How to Improve User Experience
In some ways, usability is a much simpler variable to control than customer experience. Improving customer experience requires conscious, persistent strategizing and precise metrics tracking. To boost user experience, companies can utilize a variety of convenient services or tools like BetaLoop to capture insights into the design and usability aspects of recently launched product features. Companies can use design, speed, and clear messaging as guides to improve user experience no matter which platforms (online or mobile) they use to launch products. Let’s take a peek at these parameters in detail.
- Don’t sacrifice brand for fads: So what if A/B testing showed a .75 percent increase in conversions with the ugly, orange button. If the entire website operates on a modern blue and black color scheme, why damage this image for a microscopic advantage? Keep in mind that design is about more than clicks — it is a direct reflection of your company.
- Just say no to stock photos: Gone are the days when cheesy stock photos gave your website cheap street cred. Today’s consumer can spot a “non-authentic” photo from a mile away, and may be turned off by the man wearing a headset image they’ve already seen on your competitor’s website. Instead encourage employees (your most valuable brand ambassadors) to take photos at the office, at events, etc. In other words, stop looking for a photo that shows a team hard at work — take a photo of your team hard at work.
- Optimize images: This should go without saying. Speed matters. Every moment that visitors spend waiting for images to load or videos to load, is a chance for them to leave. Don’t make your visitors download huge images for no reason. There are tons of free tools available to optimize your images for speed. Check out JPEGmini and Optimizilla for starters.
- Set up automated speed improvements: If you have CMS, use a plugin to cache portions of your website that prevent visitors from downloading the same images more than once. WP Super Cache or W3 Total Cache for WordPress, are plugins that also minimize, sort and compress files to increase browsing speed.
- Be clear and concise: Don’t make visitors guess what your service is all about. Distill what your company can do for them in a clear and concise message. Place this message in headlines and other prominent spaces on the site. No one has time to read the entire website to find out what the company does in great detail. A few well-crafted pages will boost user experience far more than a dozen poorly-written pages.

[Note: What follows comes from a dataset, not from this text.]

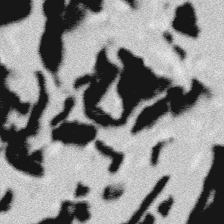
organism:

- Calls to action: Tests have shown that visitors respond better to strategically placed call-to-action buttons, than buttons plastered all over the website. Place call-to-action buttons at points where visitors are ready to make a decision about products and services.
We covered a lot of ground, but the big takeaway is the importance of CX and UX integration. Good CX goes hand-in-hand with good UX. They just look good together! Even if you have two separate teams responsible for each process, these two teams should be working in tandem. There is no magic formula to improve user experience, or top-secret method to improve customer experience — just good old fashioned strategy, time, implementation with the right tools, a team dedicated to products they believe in, and excellent customer service. If you make CX and UX integration a top company initiative, it will convert visits into consistent sales. Who doesn’t want that?